* Task prompt *
In the data below, find the line containing "ЕВРОПА | 22.57 |", then set down that line and every later line up to and including the line containing "АМЕРИКА | 0.001 |", exactly.

* Data for this exercise *
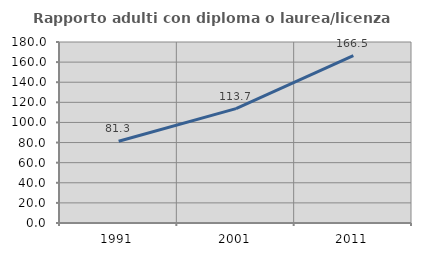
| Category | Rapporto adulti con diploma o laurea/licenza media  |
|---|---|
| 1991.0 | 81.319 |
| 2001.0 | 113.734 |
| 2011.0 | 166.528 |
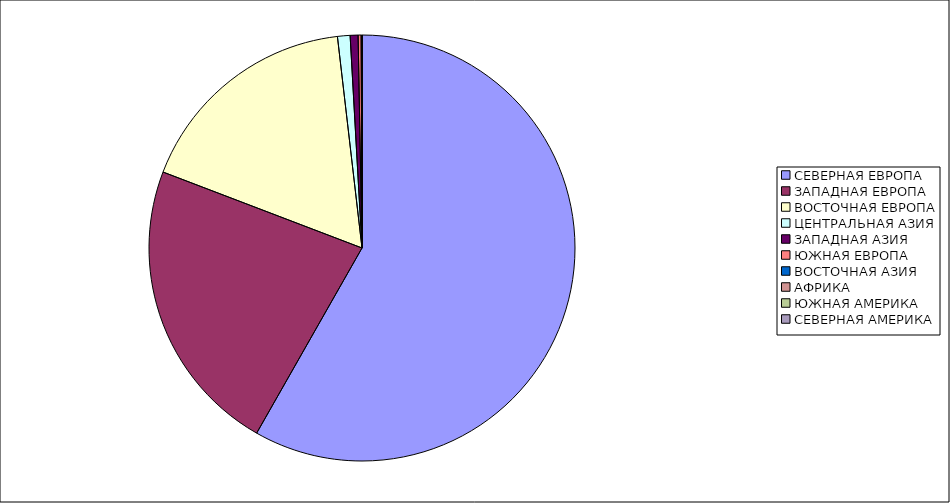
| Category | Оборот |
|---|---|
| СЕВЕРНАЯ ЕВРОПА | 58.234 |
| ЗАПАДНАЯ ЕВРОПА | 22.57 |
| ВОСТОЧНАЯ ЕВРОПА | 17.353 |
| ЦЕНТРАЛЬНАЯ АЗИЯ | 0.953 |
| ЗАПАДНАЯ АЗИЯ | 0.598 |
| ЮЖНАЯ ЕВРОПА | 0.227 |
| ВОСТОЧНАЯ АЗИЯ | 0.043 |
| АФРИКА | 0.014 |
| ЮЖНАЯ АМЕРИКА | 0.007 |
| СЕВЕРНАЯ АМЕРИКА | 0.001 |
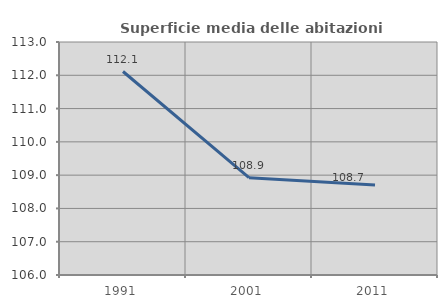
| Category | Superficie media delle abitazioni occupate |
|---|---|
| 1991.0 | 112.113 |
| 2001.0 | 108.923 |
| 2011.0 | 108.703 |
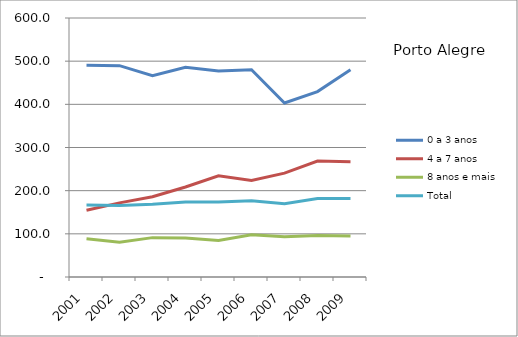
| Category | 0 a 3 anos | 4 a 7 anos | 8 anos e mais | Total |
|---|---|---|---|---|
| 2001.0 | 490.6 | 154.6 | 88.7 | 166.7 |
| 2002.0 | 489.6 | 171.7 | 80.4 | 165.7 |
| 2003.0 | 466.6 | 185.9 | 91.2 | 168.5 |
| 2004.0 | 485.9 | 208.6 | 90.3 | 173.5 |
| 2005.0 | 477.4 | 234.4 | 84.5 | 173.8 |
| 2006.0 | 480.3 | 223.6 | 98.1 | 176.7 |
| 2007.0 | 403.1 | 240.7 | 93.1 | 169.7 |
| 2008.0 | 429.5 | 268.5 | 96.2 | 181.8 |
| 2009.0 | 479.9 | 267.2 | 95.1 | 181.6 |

* Output for this task *
| ЗАПАДНАЯ ЕВРОПА | 22.57 |
| ВОСТОЧНАЯ ЕВРОПА | 17.353 |
| ЦЕНТРАЛЬНАЯ АЗИЯ | 0.953 |
| ЗАПАДНАЯ АЗИЯ | 0.598 |
| ЮЖНАЯ ЕВРОПА | 0.227 |
| ВОСТОЧНАЯ АЗИЯ | 0.043 |
| АФРИКА | 0.014 |
| ЮЖНАЯ АМЕРИКА | 0.007 |
| СЕВЕРНАЯ АМЕРИКА | 0.001 |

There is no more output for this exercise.